Удвоение буквы с произошло под влиянием европейских языков, прежде всего латыни, где -s- между гласными читалось бы как [z], отсюда необходимость писать две -ss- для правильного произношения. Впервые двойное написание появилось в греческом языке в XIV—XV веках. Позже изредка оно встречалось и в русском, но окончательно закрепилось лишь в начале XVIII века[28]. Притом если россы/россияне с XVIII века употреблялись исключительно с двумя «с», то в русы орфография была непоследовательной и варьировалась от автора к автору. Эта непоследовательность отразилась, например, в современных Белоруссия, но белорусы.

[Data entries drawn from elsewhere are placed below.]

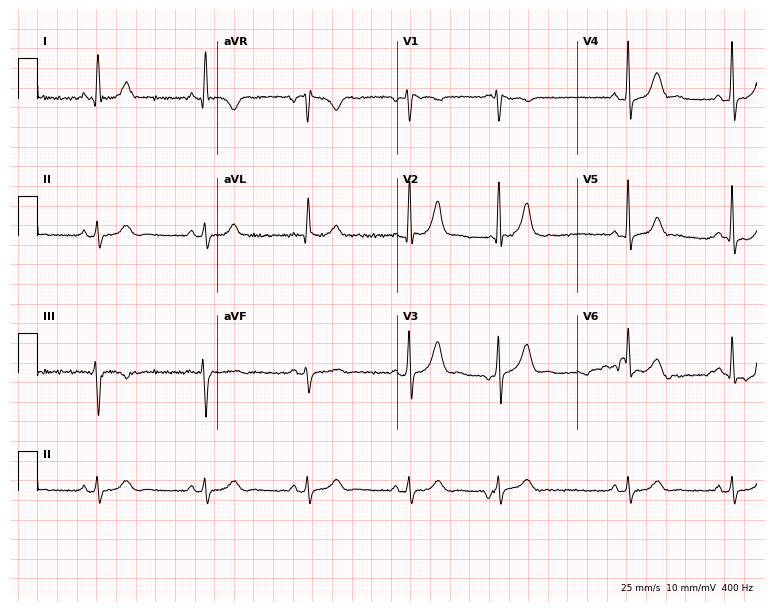
Standard 12-lead ECG recorded from a man, 69 years old. None of these six findings is recorded: first-degree AV block, right bundle branch block, left bundle branch block, sinus bradycardia, atrial fibrillation, sinus tachycardia. Findings outside these six are not listed.
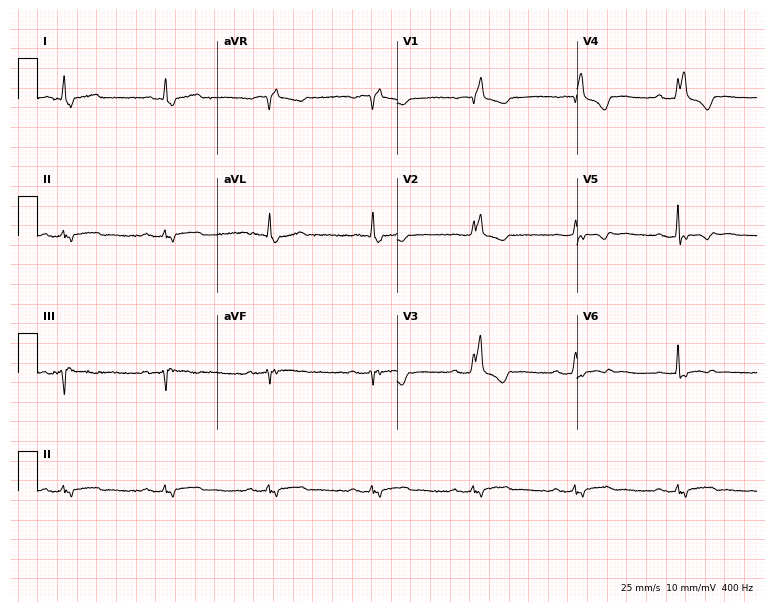
12-lead ECG (7.3-second recording at 400 Hz) from a 66-year-old female patient. Findings include right bundle branch block.
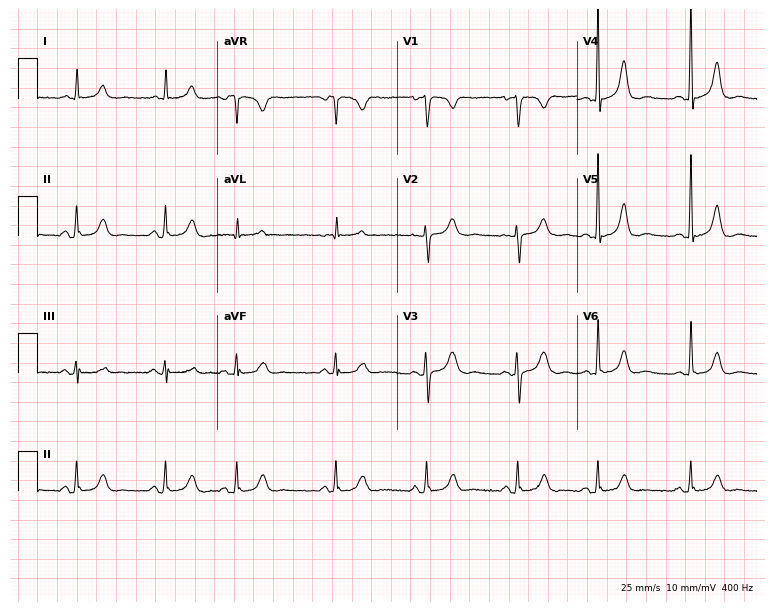
12-lead ECG from a woman, 74 years old (7.3-second recording at 400 Hz). Recorded interpretation: within normal limits.
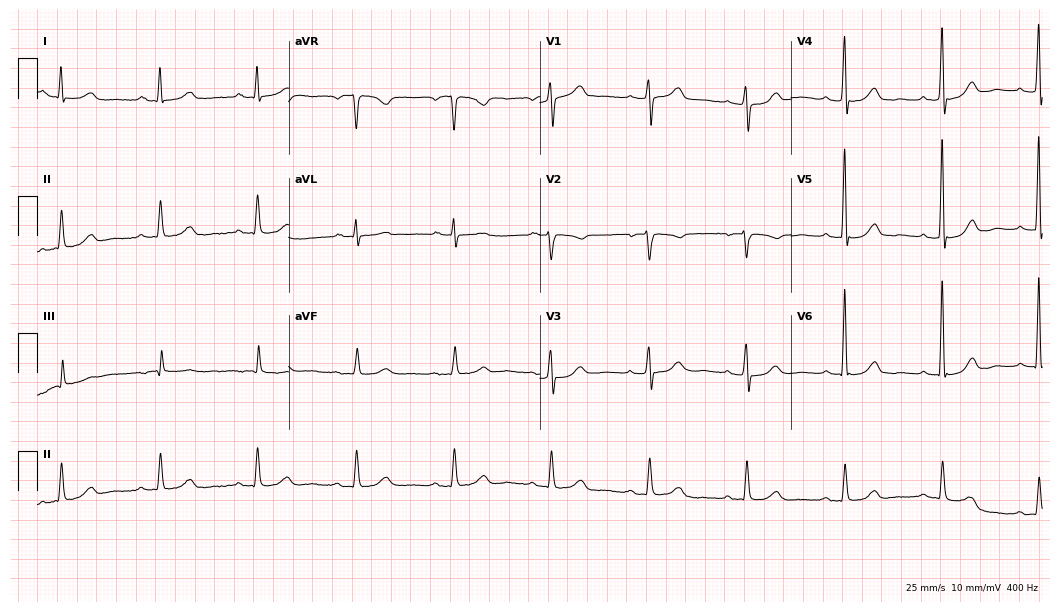
ECG (10.2-second recording at 400 Hz) — a 77-year-old female patient. Labelled as a normal ECG.
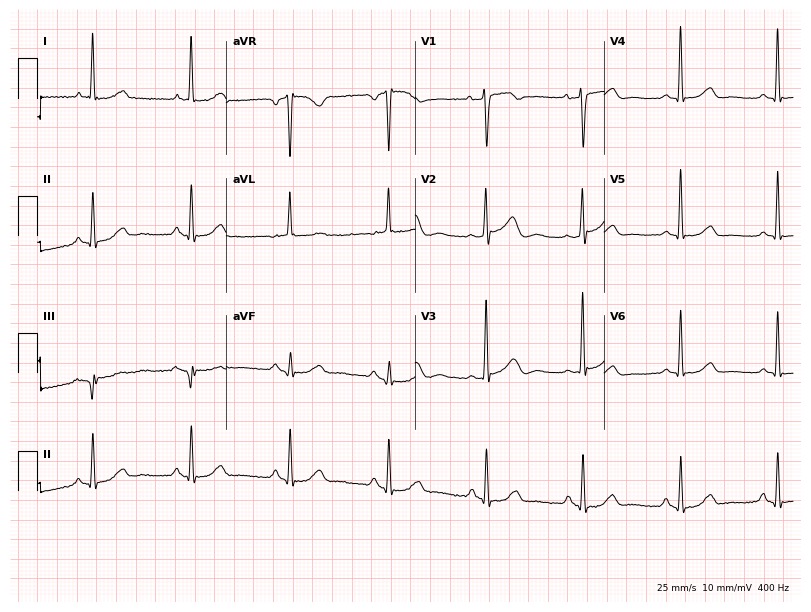
12-lead ECG from a female, 62 years old. Screened for six findings — first-degree AV block, right bundle branch block, left bundle branch block, sinus bradycardia, atrial fibrillation, sinus tachycardia — none is recorded.
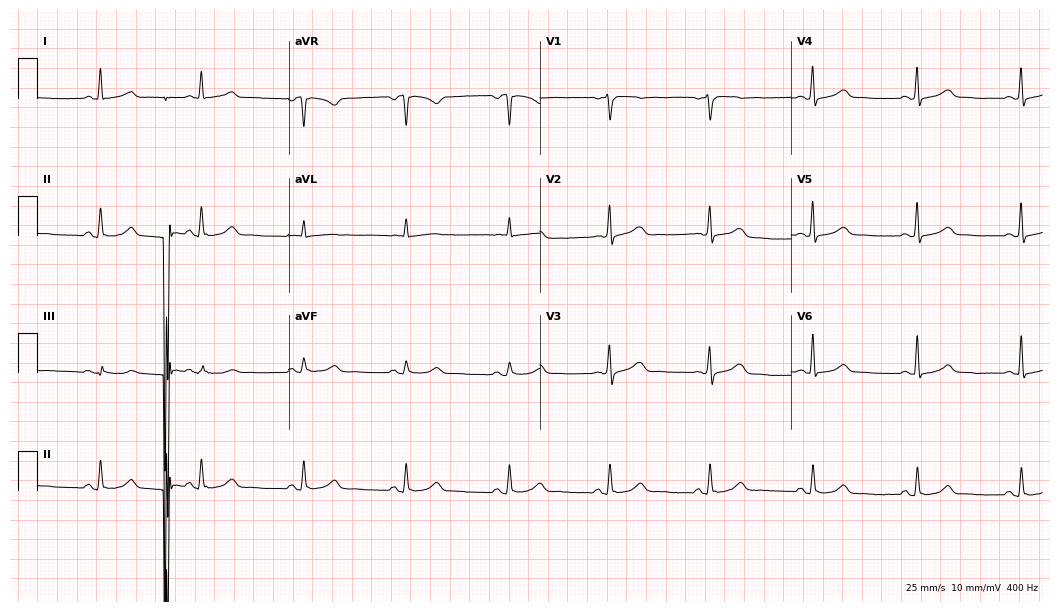
Standard 12-lead ECG recorded from a female, 59 years old (10.2-second recording at 400 Hz). Read as a normal ECG.
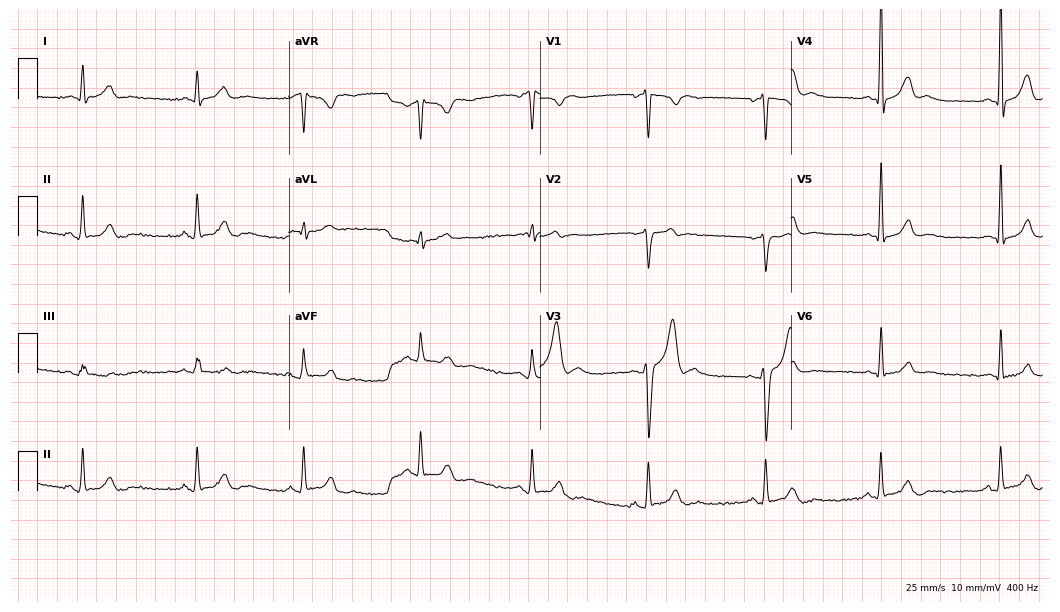
12-lead ECG from a man, 19 years old (10.2-second recording at 400 Hz). Recorded interpretation: within normal limits.
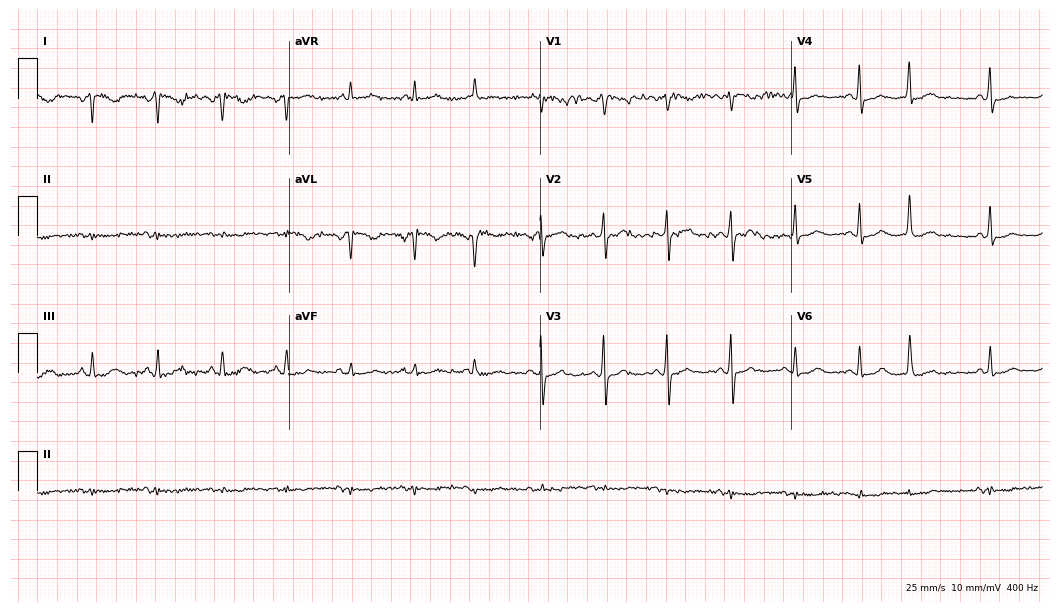
Electrocardiogram (10.2-second recording at 400 Hz), a female, 58 years old. Of the six screened findings (first-degree AV block, right bundle branch block, left bundle branch block, sinus bradycardia, atrial fibrillation, sinus tachycardia), none is recorded.
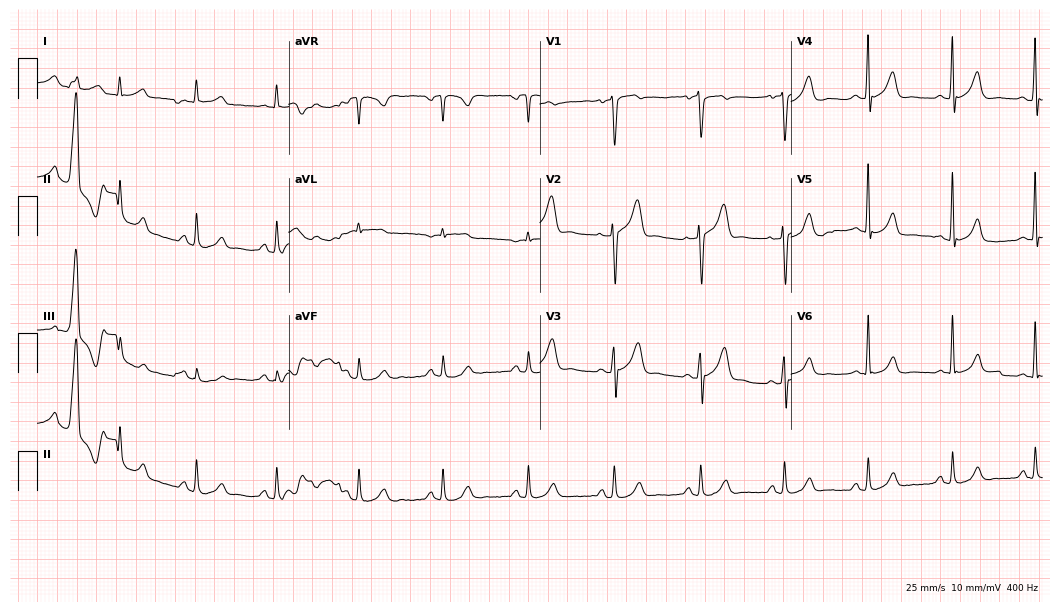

Все эти книжные формы: рус(с)ы, россы, россияне постепенно вытеснили русь/русин и были основными этнонимами в XVIII — начале XIX вв. Однако в конце XVIII — начале XIX вв. начинается переход к сентиментализму и романтизму, означавший приближение к народным темам и более простому языку. Поэтому в XIX веке народное субстантивированное прилагательное русский заменяет старый книжный грецизм. С середины XIX века получает развитие разграничение значений россиянин как принадлежность к государству и русский (человек, язык) как принадлежность к народу[29]. При этом среди русских (по национальности) термин россияне практически не применялся, но в некоторой степени набрал популярность среди нерусских подданных империи, поскольку подчёркивал их иную национальную принадлежность. Бо́льшую популярность получило прилагательное российский, хотя и оно применялось значительно реже, чем прилагательное русский (император всероссийский, но русский царь, русская армия, русские учёные).

Также в XVII—XIX веках оформляется теория «триединого русского народа», который состоит из великорусов, малороссов, белорусов. С 1920-х годов русскими стали обозначать лишь великорусов[3].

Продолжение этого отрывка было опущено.